Private Walford died on April 12, 1945 while liberating the Netherlands days before the war ended. If he’d made it until the end of the offensive on April 17, he probably would have gone back to Saskatoon and his family, and lived his life. But it didn’t work out for him. So I am going to his grave to pay my respects, and I am taking my family with me.
So what I’ve learned? Besides a little history? Maybe the important parts of our three month trip are NOT the tourist destinations. They’re the places I didn’t expect to go. Like Apeldoorn. Like Groesbeek’s War Cemetery that is still tended by Dutch school children.
Or maybe I re-learned that Canadians are great. Last night I had the opportunity to eat out with my husband at one of Arnhem’s finer eateries along the Rhine. Such good food and so pretty! While there I was lamenting “How will we go back to Canada and live there?” “What have we got that’s great?” “It’s a backwater!!” Now before anyone tries to revoke my Canadian citizenship, you have to acknowledge we are not titans of art and culture like Europeans are.
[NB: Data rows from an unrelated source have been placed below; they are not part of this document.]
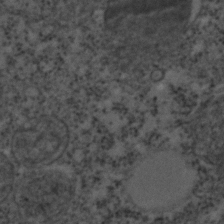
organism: C. elegans
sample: C. elegans embryo
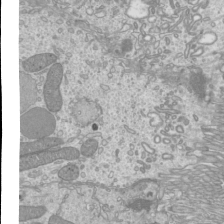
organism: Mouse
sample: Cilia; mouse epididymis
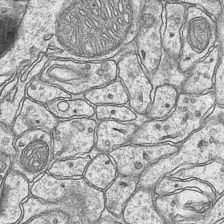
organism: Mouse
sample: CA1 Hippocampus
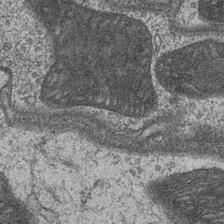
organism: Drosophila
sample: Optic medulla
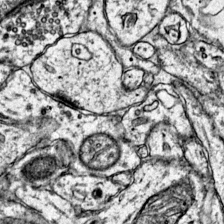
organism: Mouse
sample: Primary visual cortex
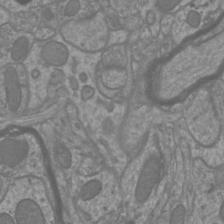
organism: Mouse
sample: Cortical neurons
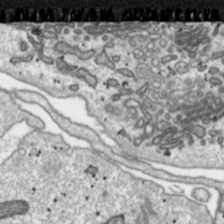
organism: Toxoplasma gondii
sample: Parasites in a vacuole inside a host cell
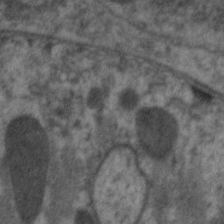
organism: C. elegans
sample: Pharynx
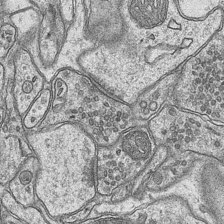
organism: Mouse
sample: CA1 Hippocampus

Nor are we necessarily titans of business like our neighbors to the south of us. That’s ok (maybe).
But we are good people. We are very good people. The young men and women who go fight for us around the world are a testament to that. I read several first-hand accounts of what these men found in Holland in 1945. Men who were hardened by years of front-line fighting and deprivation. They were horrified by the emaciation and hunger in the eyes of Dutch children. They gave away their cans of beans that they were warming for their own dinner. The Canadians actually stopped advancing through western Holland at one point because they were concerned for the well being of the refugees. The Germans had decided to blow up the dykes to flood the communities and drown the Dutch refugees. I looked at photos of entire communities engulfed in water and all you could see was the spire of the local church. Every thing and everyone was under water.
Canadian soldiers were put in the position as the liberators of the Dutch people and every generation of Canadians should always be very, very proud of that privilege. I am.
*”A Bridge Too Far”, 1977, directed by Richard Attenborough. It starred James Caan, Michael Caine, Sean Connery, Anthony Hopkins, Ryan O’Neal, Robert Redford and Elliott Gould and is based on the 1974 book (same title) by Cornelius Ryan.
Also, a 1946 film “Theirs is the Glory” is a British documentary film about the battle at Arnhem and the men who fought at Arnhem star in the movie.